Fore more information about pg_dump, see the PostgreSQL documentation.

(optional) Create a virtual machine in Yandex.Cloud and upload a dump to it

Transfer data to an intermediate virtual machine in Compute Cloud if:

  • Your Managed Service for PostgreSQL cluster is not accessible from the internet.
  • Your hardware or connection to the cluster in Yandex.Cloud is not very reliable.

The required amount of RAM and processor cores depends on the amount of data to migrate and the required migration speed.

To prepare the virtual machine to restore the dump:

  1. In the management console, create a new virtual machine from the Ubuntu 18.04 image. The VM parameters depend on the size of the database you want to migrate. The minimum configuration (1 core, 2 GB RAM, 10 GB disk space) should be sufficient to migrate a database that's up to 1 GB in size. The bigger the migrating database, the more RAM and the bigger the storage space you need (at least twice as large as the size of the database).

    The virtual machine must be in the same network and availability zone as the PostgreSQL cluster. Additionally, the VM must be assigned an external IP address so that you can load the dump from outside Yandex.Cloud.

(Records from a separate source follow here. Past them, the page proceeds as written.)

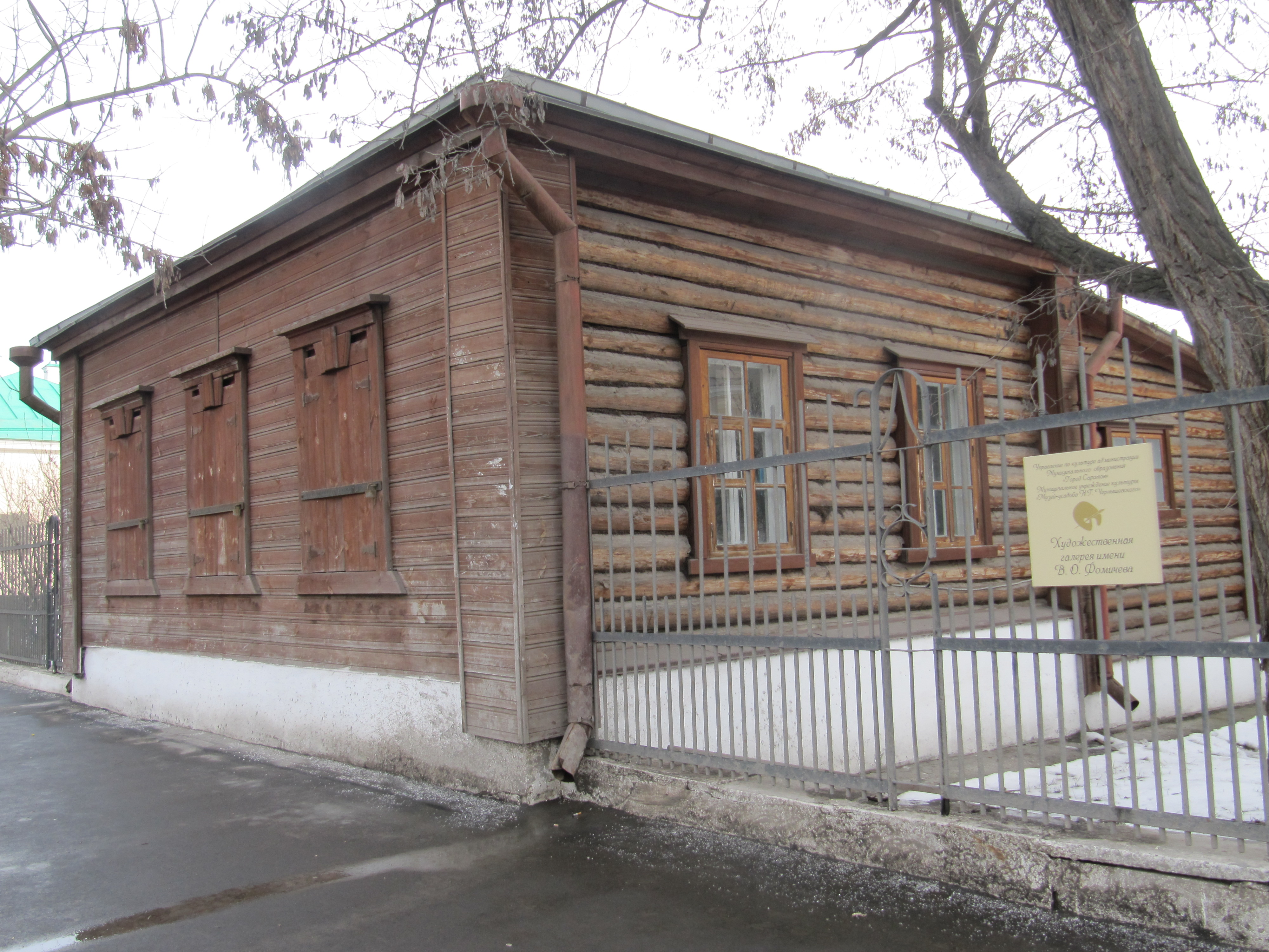 Художественная галерея им. Фомичёва В.О. ул. Чернышевского 142. Саратов
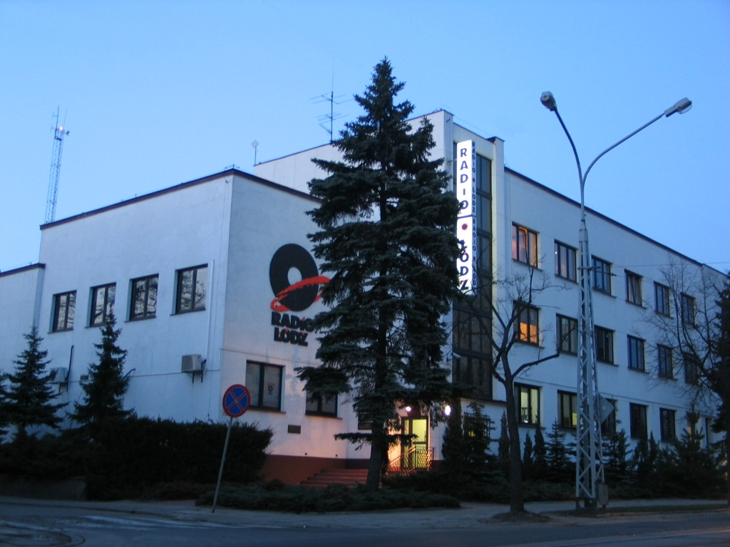 Budynek Radia Łódź
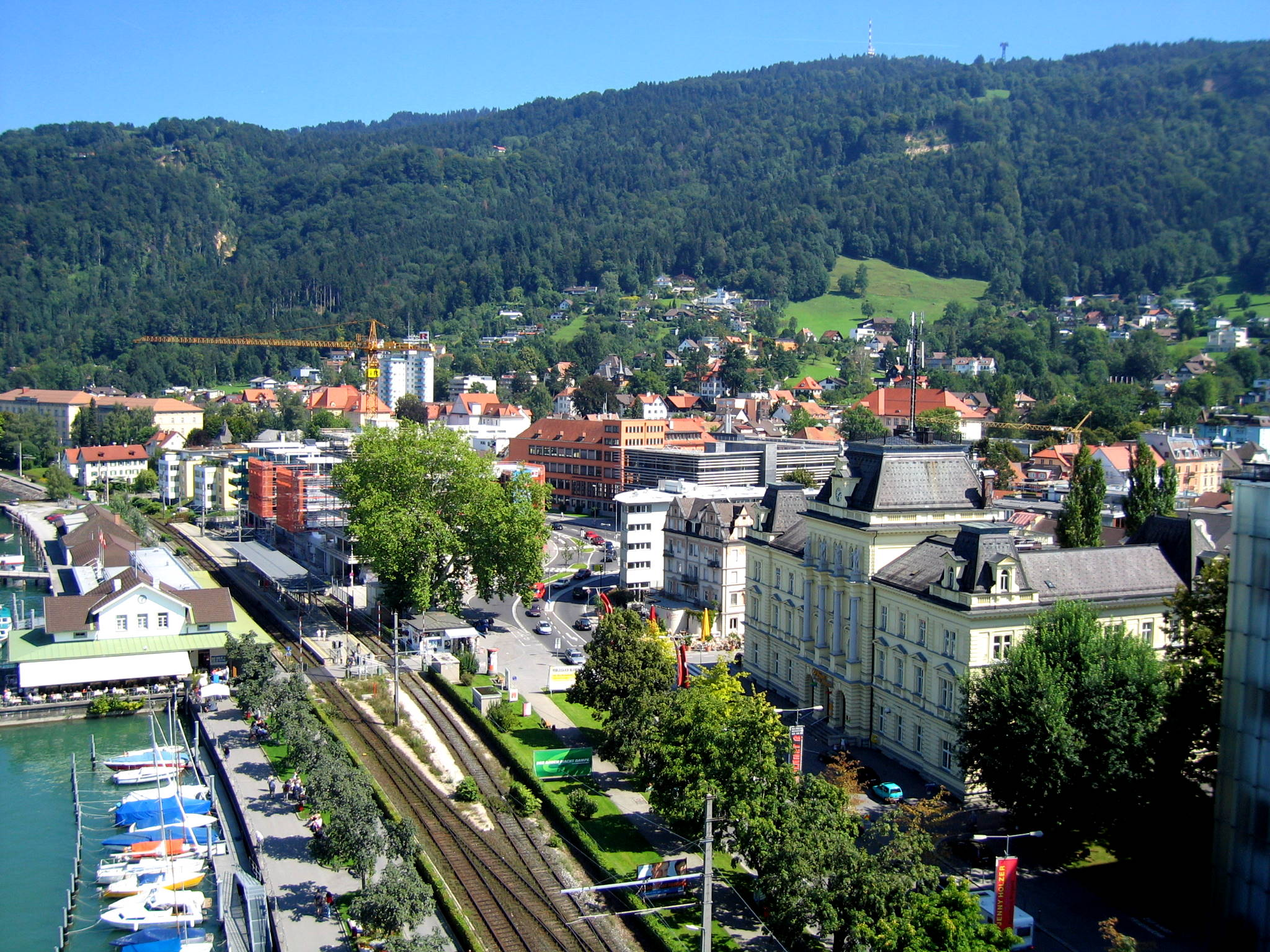 Bregenz mit Post rechts im Vordergrund und Pfänder im Hintergrund
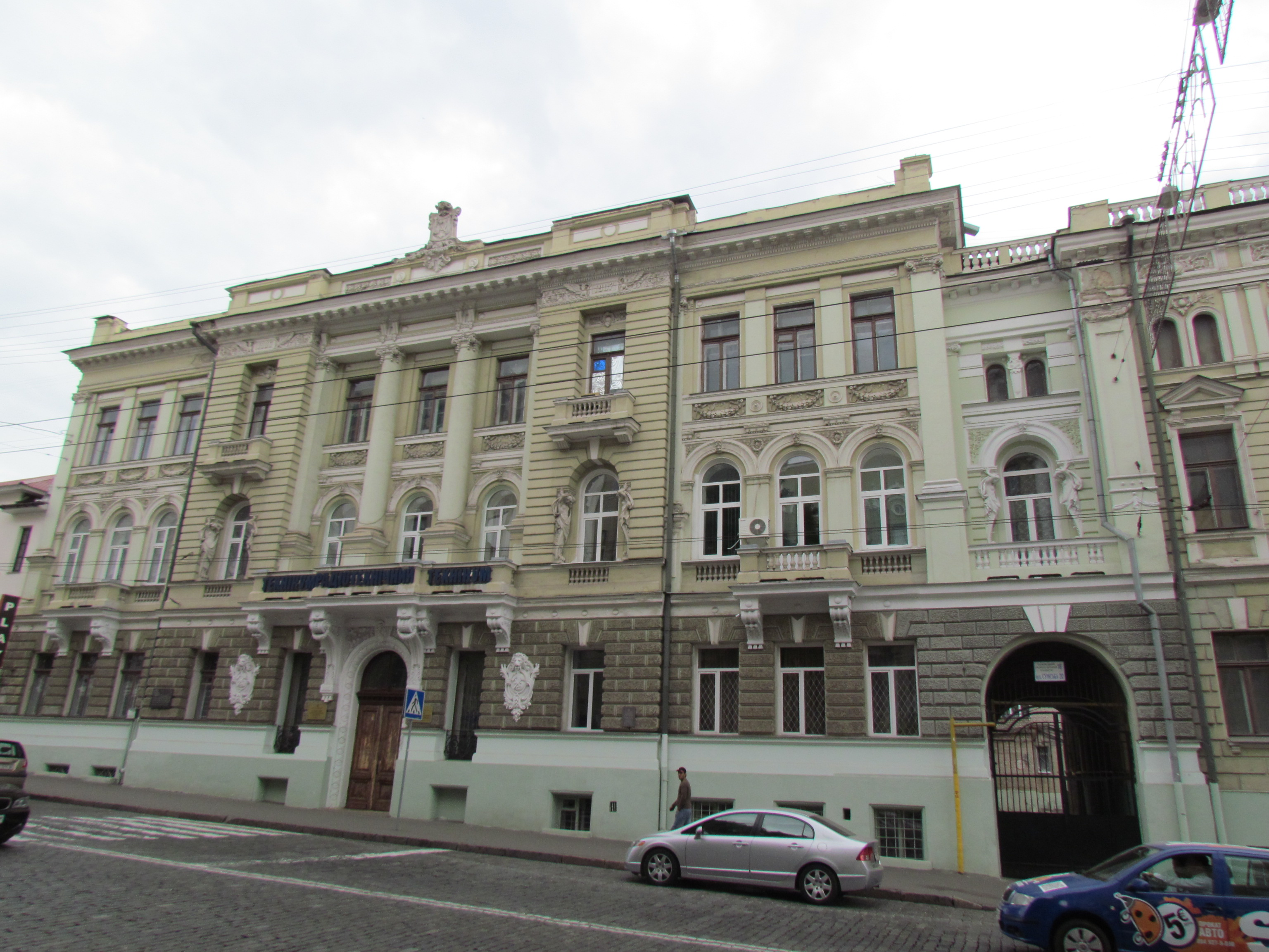 Україна, Харків, вул. Сумська, 18-20
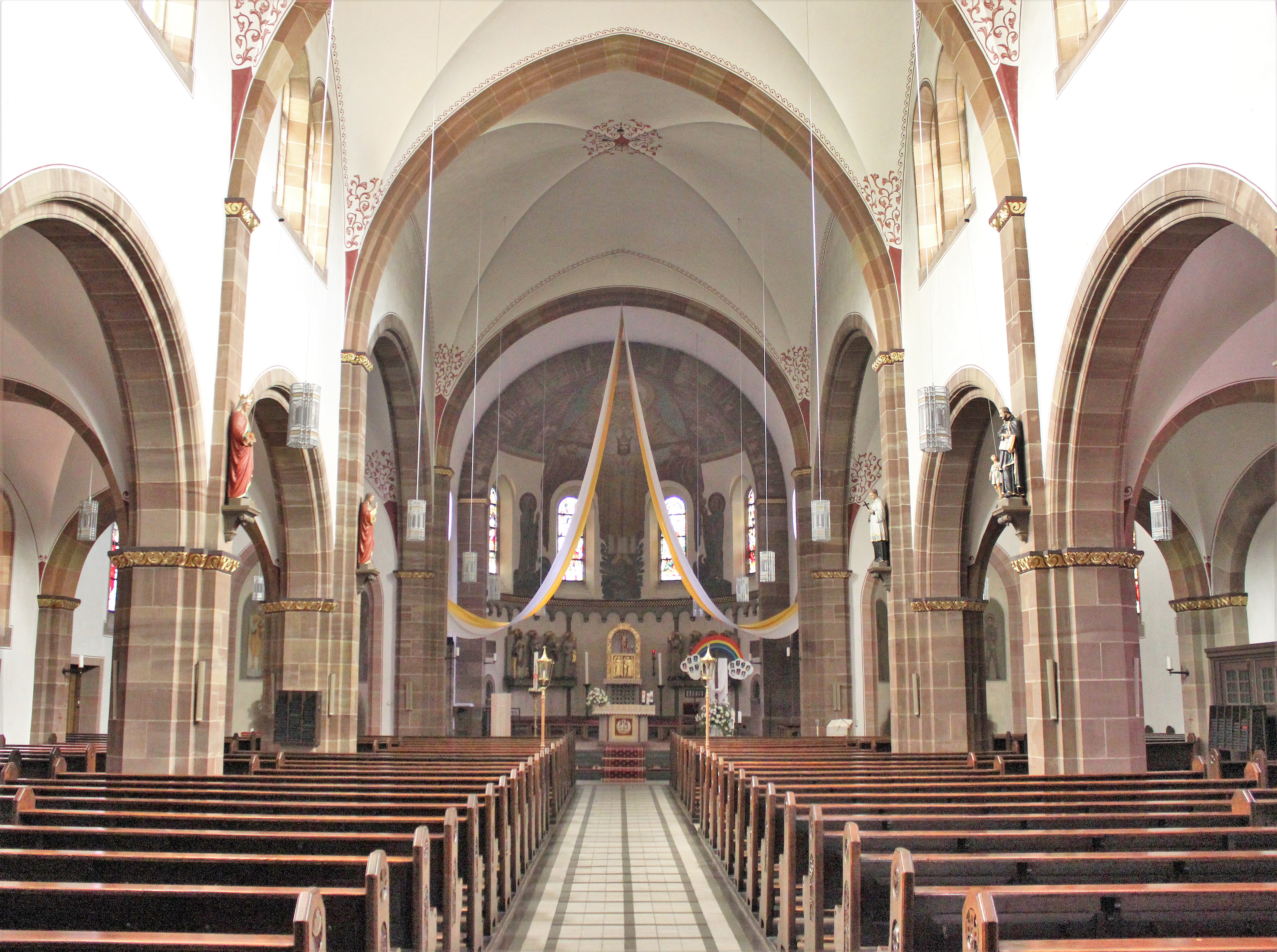 Blick ins Innere der katholischen Pfarrkirche St. Josef in Fischbach-Camphausen, Gemeinde Quierschied, Regionalverband Saarbrücken, Saarland

  2. Install the PostgreSQL client and additional utilities for working with the DBMS:

    $ sudo apt install postgresql-client-common
    
    $ sudo apt install postgresql-client-10 # For PostgreSQL 10
    
    $ sudo apt install postgresql-client-11 # For PostgreSQL 11
    
  3. Move the DB dump to the VM. For example, you can use the scp utility:

    scp ~/db_dump.tar.gz <VM username>@<VM public address>:/tmp/db_dump.tar.gz
    
  4. Unpack the dump:

    tar -xzf /tmp/db_dump.tar.gz
    

Create a Managed Service for PostgreSQL cluster

Make sure that the computing power and storage size of the cluster are appropriate for the environment, where the existing databases are deployed, and create a cluster.

Restore data in the new environment

Use the pg_restore utility to restore your DB dump.

The version of pg_restore must match the pg_dump version, and the major version must be at least as high as on the DB where the dump is deployed. For example, pg_restore 10 should be used with PostgreSQL 10, but if you need to deploy the dump for PostgreSQL 11, use pg_restore 11 instead.

Best practice is to restore data with the --single-transaction flag to avoid an inconsistent state of the database if an error occurs:

pg_restore -Fd \
           -v \
           -h <pgsql_host_address> \
           -U <username>
           -d <database_name> \
           -p 6432 \
           /tmp/db_dump \
           --single-transaction \
           --no-privileges

If you only need to restore a single schema, add the -n <schema name> flag.

Fore more information about pg_restore, see the PostgreSQL documentation.